Meia-atacante do Comercial nos anos 1990, Nelson Barros da Silva, 49 anos, conhecido em Campo Grande como Chaveirinho, lembra bem da contribuição de Mandetta na comissão técnica. “Era um jovem médico torcedor comercialino. A família dele sempre foi muito ligada ao time. Qualquer problema de contusão no jogo ou de doença da família, ele mandava a gente ir ao consultório dele. E não cobrava”, testemunha o jogador aposentado.
Chaveirinho lembra que Mandetta era o médico do Comercial na histórica campanha de 1994 na Copa do Brasil. “Um cara muito sério, educado, sabia lidar com atletas. Ele era uma novidade para a gente e nós, para ele, mas nos ajudou muito, até mesmo fora da área dele. Ele é ortopedista, mas contribuiu muito com a gente em outras especialidades”, conta.
Botafoguense
Seu Mauro Belarmino, 63, ficou próximo de Mandetta quando precisou salvar a carreira de uma jovem promessa. “Eu trabalhava nas divisões de base e sempre tive boa relação com ele. Mandetta era o médico do Comercial. Uma vez, nós fomos disputar a Taça Rio e um menino nosso sofreu uma lesão grave. Procuramos médicos no Rio para atendê-lo, mas não conseguimos. Quando voltamos, o Mandetta atendeu o Alisson, operou e ele ainda jogou por uns 10 anos. Ele é um baita ser humano, um dos caras mais corretos”, lembra.

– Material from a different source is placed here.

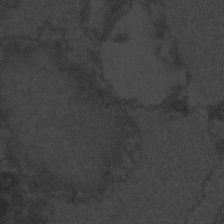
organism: Zebrafish
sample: Macrophage infected with Toxoplasma gondii

Rubisvaldo Pereira de Souza, o Rubão, 68, revela outra faceta da trajetória de Mandetta no esporte. “Ele e o primo (Marquinhos Trad) foram gandulas no Morenão (principal estádio do Mato Grosso do Sul) na adolescência. Depois, lembro-me dele como médico do Comercial. Atendia de graça no consultório dele e no hospital Santa Casa. O pai também era ortopedista e ajudou muito o clube, sempre foi muito ligado ao time”, conta Rubão.
O Comercial não é a única paixão de Mandetta. “Ele também torce pelo Botafogo. Acompanhou muito o time quando morou no Rio (formou-se em medicina na Universidade Gama Filho)”, diz ao blog o narrador Arthur Mário, da Rádio Hora 92.3 FM. “Recentemente, ele andava triste com a situação dos clubes do Mato Grosso do Sul e falou que uma saída para o futebol daqui crescer seria fundir o Comercial e o Operário”, revela o ex-presidente do Comercial, referindo-se aos dois clubes mais populares do estado.
Arthur Mário conta, ainda, que Mandetta é fã do modelo esportivo dos Estados Unidos, onde os atletas começam a ser descobertos nas escolas. “Ele fez especialização em ortopedia em Atlanta (Scottish Rite Hospital for Children), na Geórgia, e viu de perto como funciona”, diz.
Embora tenha moral no Comercial, Mandetta abre mão de contrapartidas aos serviços prestados ao clube. Todos os entrevistados relatam que ele comparece como torcedor nas partidas do Comercial. Senta-se no meio da galera quando vai a Campo Grande. Não abre mão de comprar ingresso e ir ao estádio como popular, de camisa vermelha do time, bermudão e mocassim. Quando a agenda permitia, batia o ponto no Comerário — o principal clássico estadual. No ano passado, foi pé-frio. O Operário derrotou o Comercial por 3 x 1. Ele estava lá.